Verificou-se também inovações vinculadas à sistemática de planejamento, centradas no Plano Plurianual (PPA), embora, segundo Abrucio (2010, p.544), “este tenha avançado mais em termos de programação orçamentária do que nos de programação das políticas públicas — não por acaso, o PPA hoje funciona mais como um "OPA" ("orçamento plurianual")”.

No entanto, verifica-se que o contexto histórico porque passava o país corroborou para que muitos desses avanços voltados para o controle social fossem alcançados. Segundo Rezende (2002, p.112):

Pode-se considerar os anos 1990 como a década das reformas da administração pública. Uma combinação de fatores como a crise fiscal do Estado, a escala e a magnitude dos processos de democratização política e de globalização econômica, bem como o declínio de desempenho e accountability nas relações Estado-sociedade, aliados à urgente necessidade de rever padrões de intervenção do Estado na economia e nas políticas sociais, contribuíram decisivamente para a difusão em escala jamais vista das políticas de reforma do aparato burocrático de Estado.

Em continuidade às mudanças, a partir do ano de 2002, segundo Abrucio (2010), a herança positiva decorre do aperfeiçoamento de alguns importantes mecanismos de controle da corrupção que podem também ser demandas a partir da atuação dos cidadãos. Trata-se das ações da Polícia Federal (PF) e, principalmente, o trabalho da Controladoria Geral da União (CGU).

Percebe-se ao longo dessa discussão acerca do controle social, que a participação da sociedade é de fundamental importância, uma vez que, consciente dos seus direitos o cidadão se empodera da possibilidade de fiscalizar e até interferir nas ações do Estado, a fim de assegurar seus direitos e manter um maior controle sobre os investimentos públicos.

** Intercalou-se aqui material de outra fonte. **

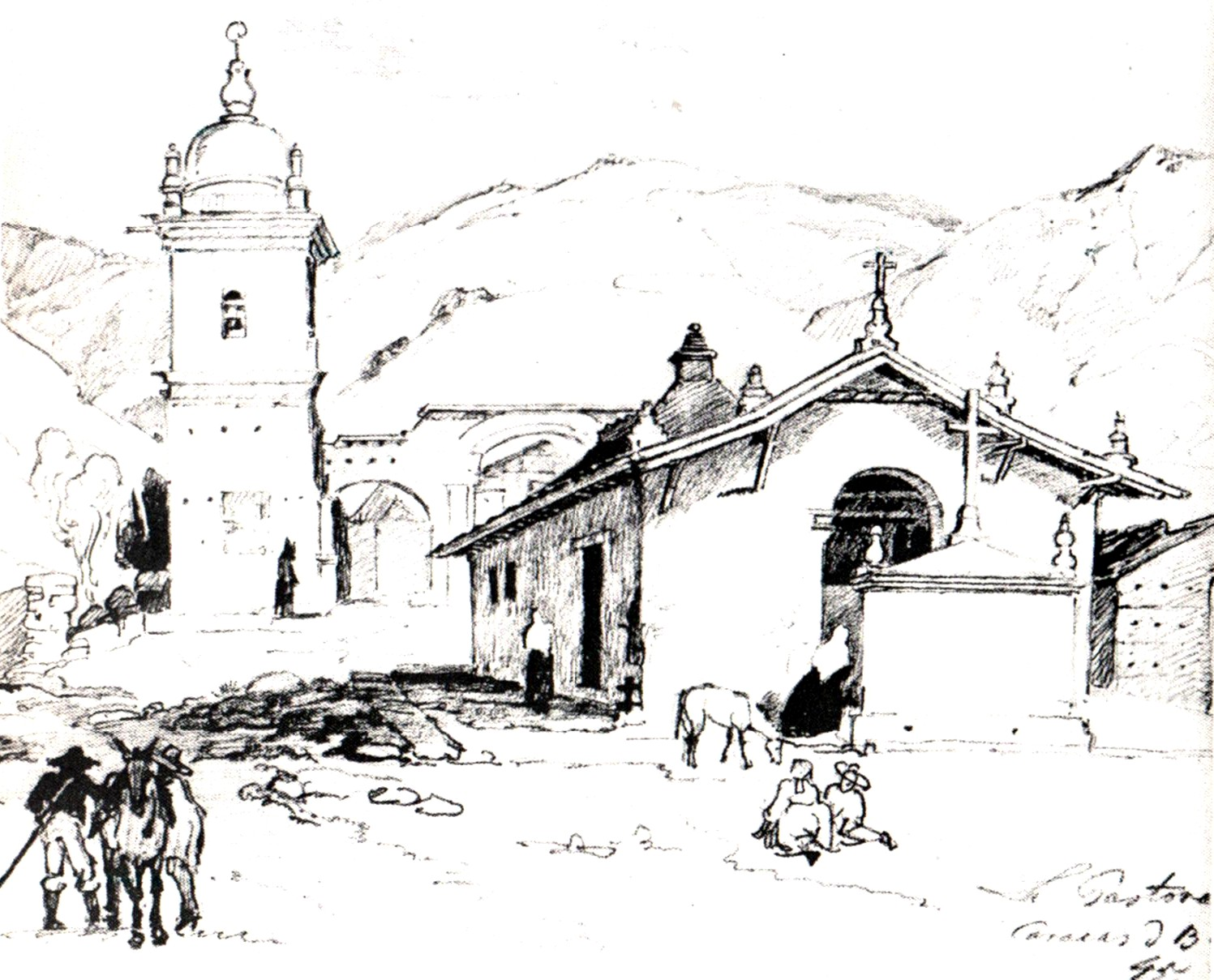 La pastora en Caracas. Colección Museos Estadales de Berlín, Alemania

Desta forma, para fins deste estudo, propõe-se a utilização da expressão “controle social” no sentido da sociedade exercer o papel de fiscal e, ao mesmo tempo controlar as atividades do Estado, remetendo a práticas que oportunizem uma maior transparência das informações e da participação da sociedade no processo decisório e de controle social, invertendo as ações do tipo top down que remetem a modelos mais tradicionais e autoritários de gestão das políticas públicas.